## Task to carry out
Your task is to copy the lines of the data below from the line holding "sample: Centriole in RPE cells" through the line holding "sample: CRL-1474", inclusive, exactly and with nothing added.

## Records for the task

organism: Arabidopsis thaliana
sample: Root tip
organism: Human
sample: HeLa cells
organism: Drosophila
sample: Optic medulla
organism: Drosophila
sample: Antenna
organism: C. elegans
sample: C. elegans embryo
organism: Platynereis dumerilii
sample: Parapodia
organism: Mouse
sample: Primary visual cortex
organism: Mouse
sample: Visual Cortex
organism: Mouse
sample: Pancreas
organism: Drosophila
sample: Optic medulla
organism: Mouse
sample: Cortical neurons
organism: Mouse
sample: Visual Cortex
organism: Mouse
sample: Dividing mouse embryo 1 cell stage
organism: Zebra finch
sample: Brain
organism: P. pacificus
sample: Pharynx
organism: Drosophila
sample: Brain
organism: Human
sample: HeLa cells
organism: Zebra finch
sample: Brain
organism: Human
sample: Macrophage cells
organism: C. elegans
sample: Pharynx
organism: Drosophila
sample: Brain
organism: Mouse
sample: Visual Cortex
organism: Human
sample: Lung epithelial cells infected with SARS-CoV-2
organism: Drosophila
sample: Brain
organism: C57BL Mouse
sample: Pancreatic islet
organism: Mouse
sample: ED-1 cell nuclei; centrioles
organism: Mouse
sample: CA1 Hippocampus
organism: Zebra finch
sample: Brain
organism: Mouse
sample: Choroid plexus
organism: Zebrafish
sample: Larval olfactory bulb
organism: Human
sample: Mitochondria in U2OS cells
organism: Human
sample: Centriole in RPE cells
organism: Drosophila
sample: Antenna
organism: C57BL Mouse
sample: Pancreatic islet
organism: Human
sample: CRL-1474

--

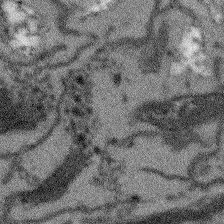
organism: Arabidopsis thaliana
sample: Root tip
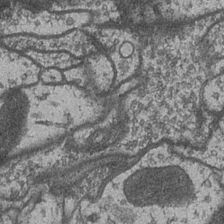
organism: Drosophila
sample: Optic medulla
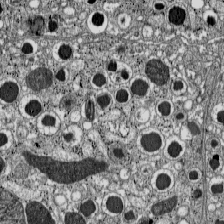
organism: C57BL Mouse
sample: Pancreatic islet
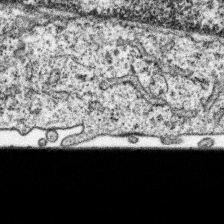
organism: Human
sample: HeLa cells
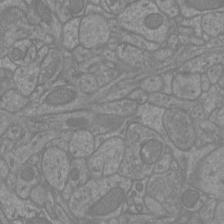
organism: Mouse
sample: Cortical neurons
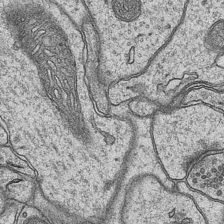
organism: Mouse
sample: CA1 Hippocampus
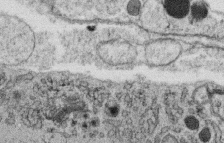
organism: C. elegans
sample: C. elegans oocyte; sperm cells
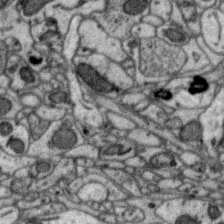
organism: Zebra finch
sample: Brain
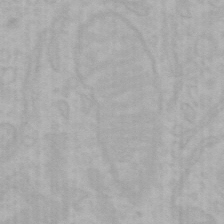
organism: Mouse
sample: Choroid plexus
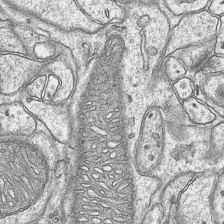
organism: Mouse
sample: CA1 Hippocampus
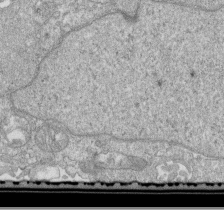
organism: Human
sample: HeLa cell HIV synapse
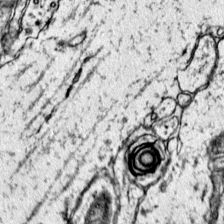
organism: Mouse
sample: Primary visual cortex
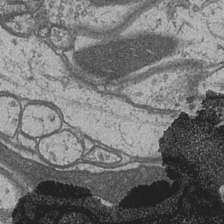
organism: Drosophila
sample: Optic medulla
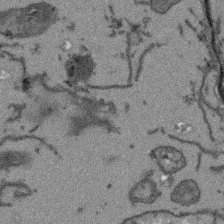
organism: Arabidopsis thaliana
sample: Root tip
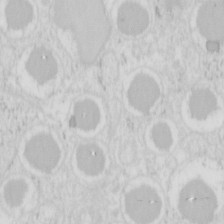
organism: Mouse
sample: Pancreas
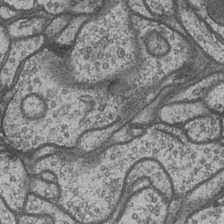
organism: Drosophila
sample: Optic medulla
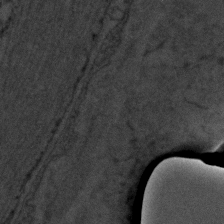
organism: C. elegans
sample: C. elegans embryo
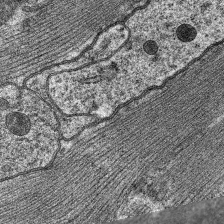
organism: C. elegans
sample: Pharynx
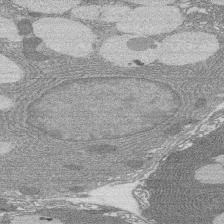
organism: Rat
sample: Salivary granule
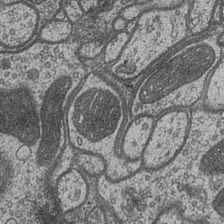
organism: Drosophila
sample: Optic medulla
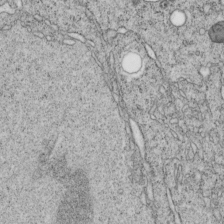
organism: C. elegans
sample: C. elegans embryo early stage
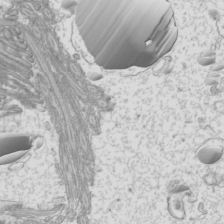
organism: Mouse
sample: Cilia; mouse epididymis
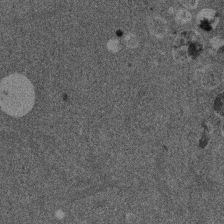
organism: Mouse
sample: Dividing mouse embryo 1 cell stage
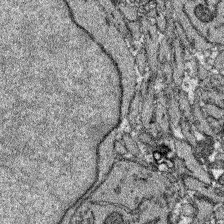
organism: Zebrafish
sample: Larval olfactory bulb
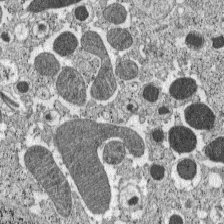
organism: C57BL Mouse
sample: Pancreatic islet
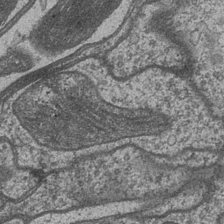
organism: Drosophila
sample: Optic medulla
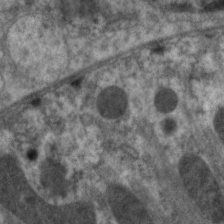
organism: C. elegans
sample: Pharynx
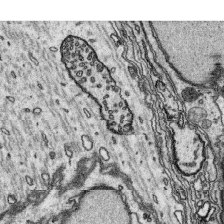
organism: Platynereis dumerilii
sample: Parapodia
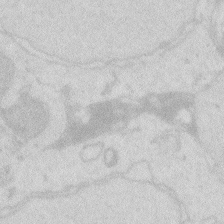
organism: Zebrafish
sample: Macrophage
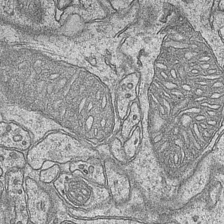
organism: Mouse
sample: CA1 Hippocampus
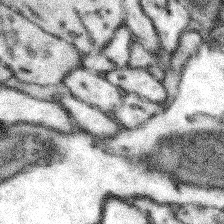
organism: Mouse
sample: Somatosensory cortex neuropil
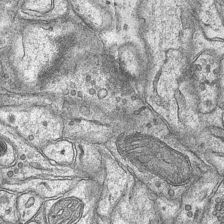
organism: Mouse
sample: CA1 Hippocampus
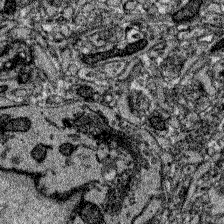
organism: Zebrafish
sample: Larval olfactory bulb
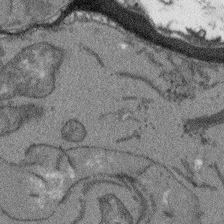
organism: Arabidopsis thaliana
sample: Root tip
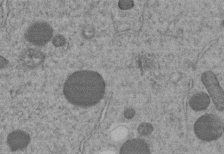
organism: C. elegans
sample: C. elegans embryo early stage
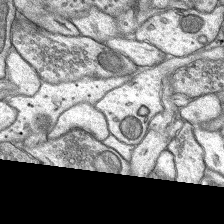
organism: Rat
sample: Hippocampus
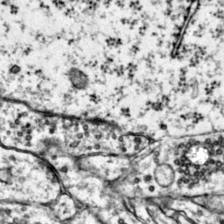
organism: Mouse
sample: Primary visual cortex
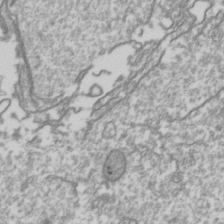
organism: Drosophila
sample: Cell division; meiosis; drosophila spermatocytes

## Solution for this problem
sample: Centriole in RPE cells
organism: Drosophila
sample: Antenna
organism: C57BL Mouse
sample: Pancreatic islet
organism: Human
sample: CRL-1474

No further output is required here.